Starting at the line that contains "Walram V. (Limburg) - 1254", write out each line through the end of the data below, exactly as it stands. Skip any pictures.

Data provided.
========
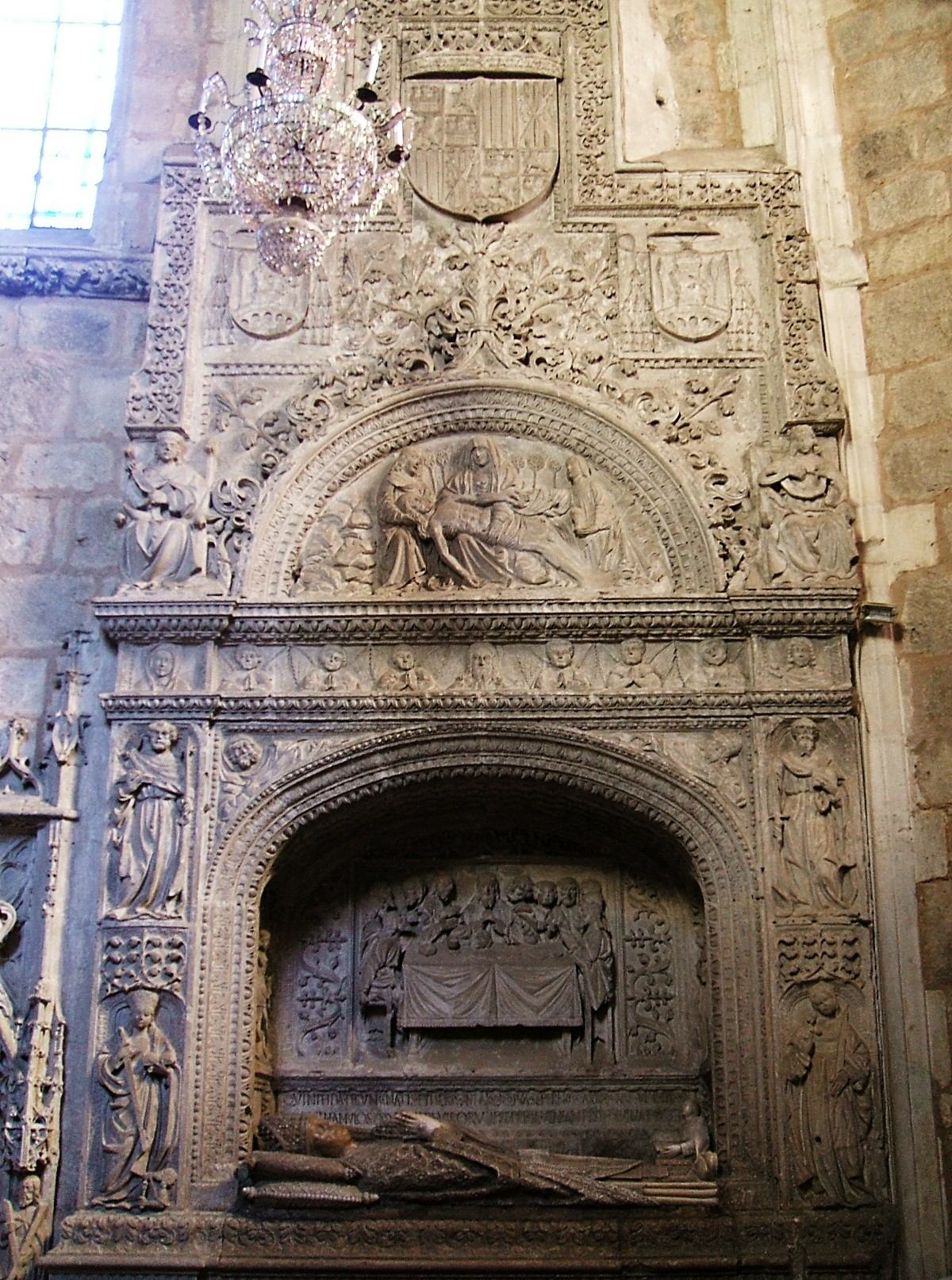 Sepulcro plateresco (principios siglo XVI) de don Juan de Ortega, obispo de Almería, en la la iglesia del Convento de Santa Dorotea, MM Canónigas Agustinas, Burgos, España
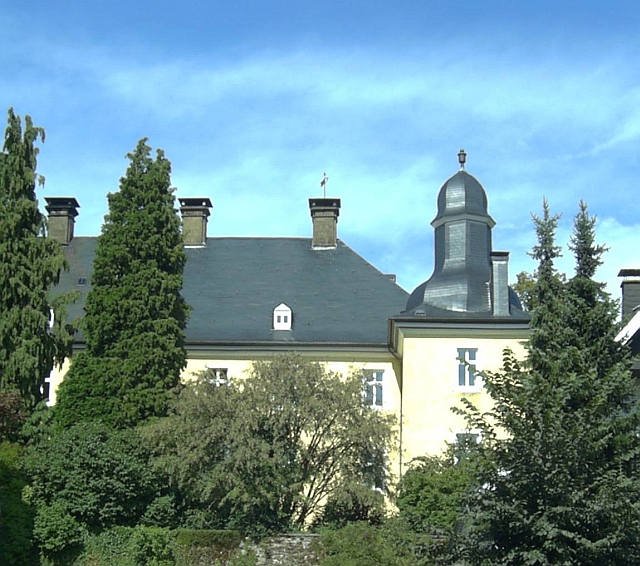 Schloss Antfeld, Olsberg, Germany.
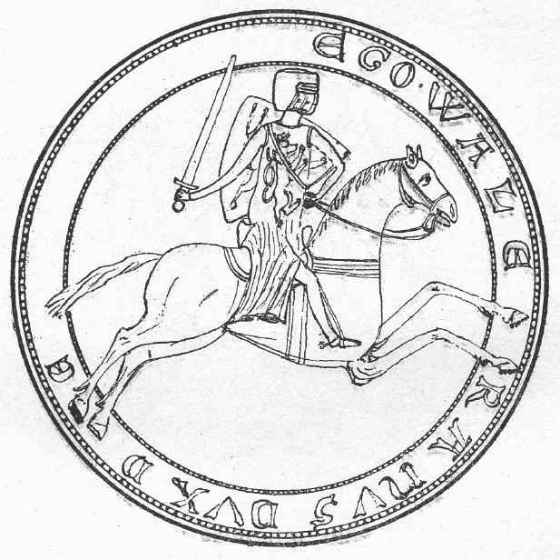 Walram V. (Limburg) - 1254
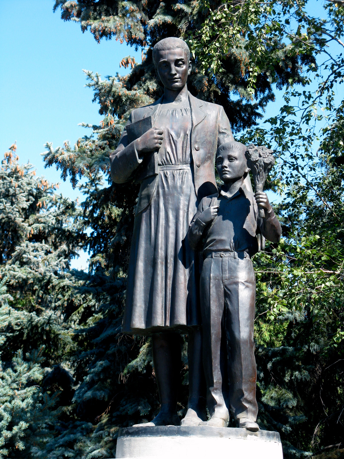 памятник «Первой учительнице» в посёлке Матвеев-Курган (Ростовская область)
========
Completed task.
 Walram V. (Limburg) - 1254
 памятник «Первой учительнице» в посёлке Матвеев-Курган (Ростовская область)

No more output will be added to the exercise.